## GIVEN INFORMATION
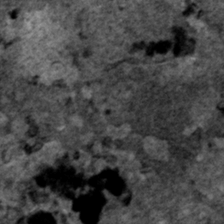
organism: Human
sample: Mitochondria in HCT116 cells
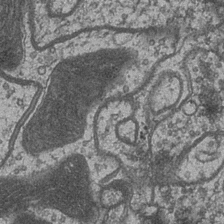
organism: Drosophila
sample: Optic medulla
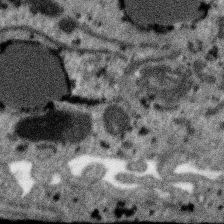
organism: Human
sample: Lung epithelial cells infected with SARS-CoV-2
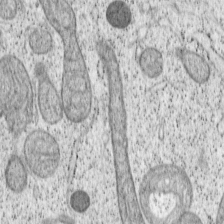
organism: African green monkey
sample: COS-7 cells
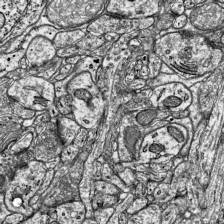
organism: Mouse
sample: Visual Cortex
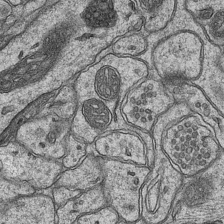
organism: Mouse
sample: CA1 Hippocampus
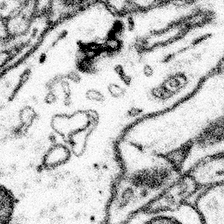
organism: Mouse
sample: Somatosensory cortex neuropil
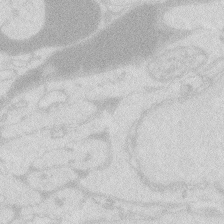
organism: Zebrafish
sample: Macrophage
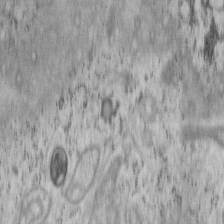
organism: Human
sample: HeLa cells

## TASK GOAL
It would help to have the listing above repeated exactly, with all images removed.

## TASK ANSWER
organism: Human
sample: Mitochondria in HCT116 cells
organism: Drosophila
sample: Optic medulla
organism: Human
sample: Lung epithelial cells infected with SARS-CoV-2
organism: African green monkey
sample: COS-7 cells
organism: Mouse
sample: Visual Cortex
organism: Mouse
sample: CA1 Hippocampus
organism: Mouse
sample: Somatosensory cortex neuropil
organism: Zebrafish
sample: Macrophage
organism: Human
sample: HeLa cells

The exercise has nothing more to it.